Jack and his team moved. They clambered up the side of the vehicle and swept their barrels across the opening, ready to take down anything still moving, but there was no motion inside the vehicle; only strangely colored blood and carnage. "Sweep through and put a round in every skull. No survivors. Charlie, you documenting this?"

"Recording," Charlie said. "We'll have plenty of footage."

"Good. Albright, pick out two good specimens of each kind."

"Roger that," she said.

The creatures were strapped to the walls with tendril-like harnesses, rather like the inside of a leviathan. Jack quickly pushed the thought out of his head before anything approaching sympathy occurred to him.

They moved through the crashed vehicle row by row, finishing each occupant with a single round to the head. It was mechanical work, and they did it quickly and without passion.

"Take a look at this," Albright said from the front of the cabin.

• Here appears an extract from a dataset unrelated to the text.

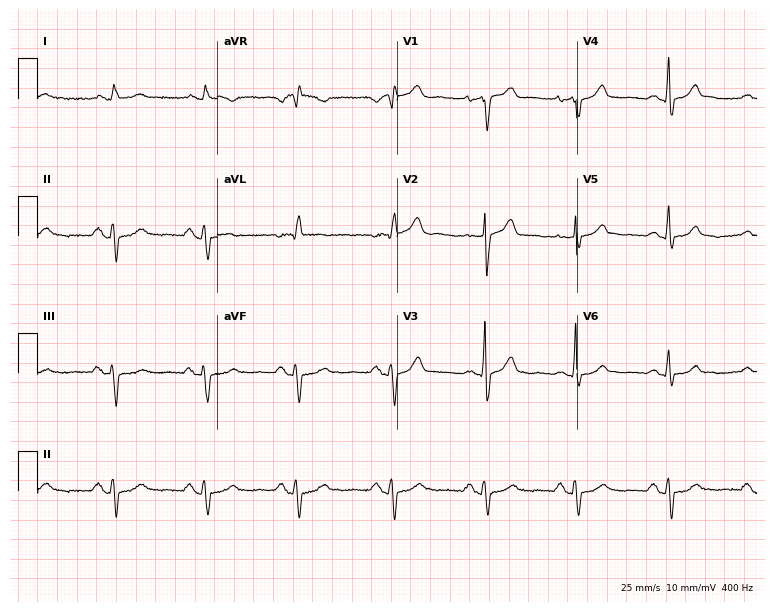
12-lead ECG from a 70-year-old male patient. No first-degree AV block, right bundle branch block, left bundle branch block, sinus bradycardia, atrial fibrillation or sinus tachycardia recorded for this tracing. Only these six findings were labelled.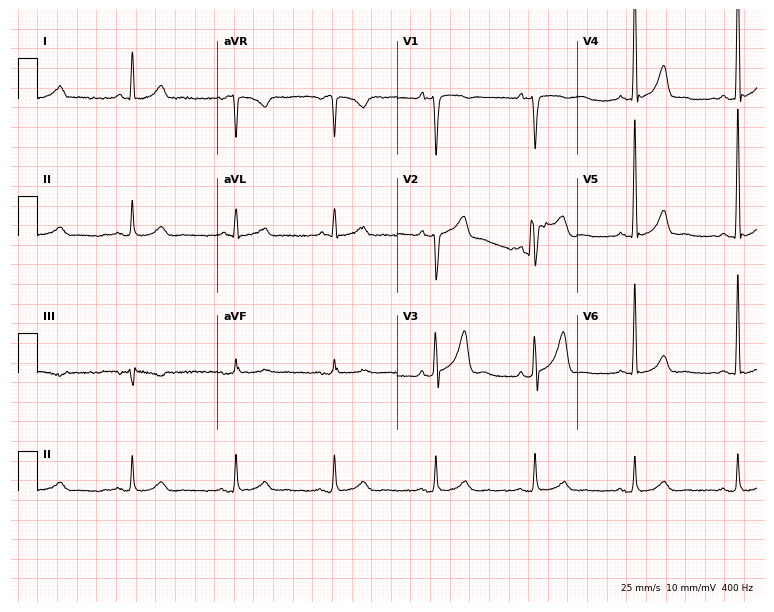
12-lead ECG from a 61-year-old male patient. Screened for six findings — first-degree AV block, right bundle branch block, left bundle branch block, sinus bradycardia, atrial fibrillation, sinus tachycardia — none is recorded. Only these six findings were labelled.

Jack strode over to meet her, and found her standing before a creature they hadn't seen before. Its body was thin and spindly as if it had no skeleton, and the flesh was shiny and off-white like uncooked scallop meat. It had six tendrils, a finned tail, and a bulbous head with a thin mouth and a glowing, blue-green eye.

It sat in some kind of cradle with its arms hooked into fleshy cavities, alive but badly wounded, and mewling in pain.

"Must be the pilot," Albright said.

Jack nodded. He thought back to the first village back in China, and remembered the floating, six armed creature that directed the operations there. Its shape was right, but all of the details were different. "Sounds about right," he said. "I think they wear some kind of armor when they go outside."

The thing was twitching uncontrollably, and whenever it jerked, the ruined walker quaked. It looked up at Jack with pleading in its giant eye, and it whimpered.

Jack had his forty-five in hand the whole time. He raised the weapon to the creature's head and pulled the trigger, splashing grey and green on the wall behind. The creature went silent.

Albright grimaced. "You're a cold son of a bitch, Jack."

"You should talk," he replied. "Take this one too, if you can get it out in one piece."

"Yes, sir."

Jack heard the rumble of their troop transport outside; that meant the forward team had packed up faster than expected. Good news, because they needed to get out before the next walker arrived.

In silence, Jack and his team carried the alien corpses out, loaded them into their transport, and left for Al Saif. They left the broken walker out in the open where it would be found in the next half-hour, and Jack hoped the message came through clear.